At times, it almost felt like I was a different person, or as if I existed as conversation between two people, or like I was on the ceiling and floor at the same time. Truly odd. I can't say anything else has ever made me feel quite so strange.

That's pretty damn close, but once you get sensory shutdown you know as that last step isn't a totally smooth transition to n'existe pas at that point, the music playing then become irrelevant (but the music leading up to it definitely sets the mood - I once had a somewhat scary experience because the last song I remembered before shutdown was 'Comfortably Numb' and fuck, it sounded really sinister!). Beyond that it's difficult to describe as there are no language constructs or references that work, other than possibly,'what it feels like to be god'
 
MTGG said:
I used to thing that strange floral bouquet that comes from ketlar was a result of some part of the smuggling process, like a vague talcum scent. However Ive since cooked it from ketlar vials and it is just the distinctive scent of this brand! Perhaps its the benzium chloride or whatever the preservative is?

The other vetinary use ketamines tend to be more sulphuorus in their drip and less floral.

Either way the bouquet from Ketlar is by far my favourite. Mmm tingly goodness. I'm getting back into K in a big way. It makesd me so happy!


so thats what the fuck this weird smell is!!!!!!!!

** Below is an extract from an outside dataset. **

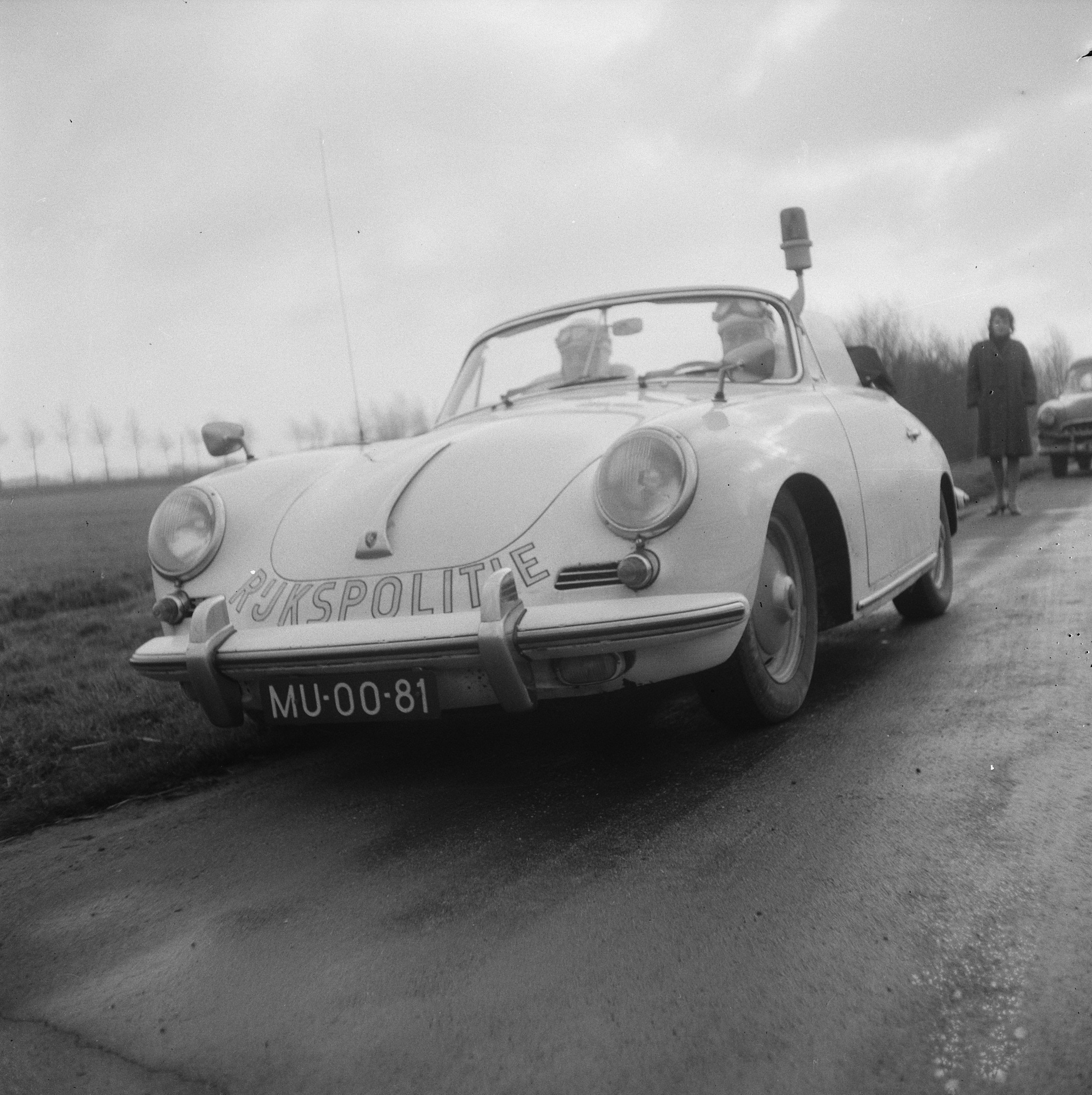 Collectie / Archief : Fotocollectie Anefo Reportage / Serie : [ onbekend ] Beschrijving : Een Porsche 356 cabriolet van de Rijkspolitie voor patrouillewerk op de snelwegen in het land Datum : 21 december 1964 Trefwoorden : auto's, politie, verkeer Instellingsnaam : Porsche, Rijkspolitie Fotograaf : Evers, Joost / Anefo Auteursrechthebbende : Nationaal Archief Materiaalsoort : Negatief (zwart/wit) Nummer archiefinventaris : bekijk toegang 2.24.01.03 Bestanddeelnummer : 917-2684

answered a question without me even asking it!!!

:)

cheers!
 
How would you rate the 'extent of genuine physical sensation' over 'perceived physical sensation',

(i.e.'genuine' = last night I felt the descent, as my coffin lowered through several feet of earth, along with the scratching made by the soil and rocks around me. 'Perceived' = would surely have been akin to someone reporting that they'd visualised the event and not physically experienced the movement)

as a measure of k-hole proximity/immersion?

I think I may try 300mg next time. My first k-hole dose was 150-200mg, last night was 250mg. The second dose was less enjoyable (but more enlightening) but the brief 'you are the reincarnation of god', coupled with the belief that nobody, absolutely nobody has trips as good as this (I appreciate that many people on K do but at the time, I thought I was fortunate to be a deity and only he/she could have it like this).

My advice to myself and everyone else struggling with the 'hole experience or not?' question - if it's good, enjoy what it is. Perhaps I'll try absolute darkness, with no music for my next go.
 
Church said:
The k-hole is characterized by the timelessness, and the complete loss of self. As if I am time, I am space, I am matter, I am all there is, and there is no such thing as I, no concept of it.

Then comes re-entry. :D

That just about sums it up for me. When I k-hole it's like I'm no longer a physical being but more an orb of energy floating around in a timeless vortex. It's a strange feeling and something I'm yet to experience on anything else, most drugs alter what's already there, K is the only thing I've done which truly takes you somewhere else.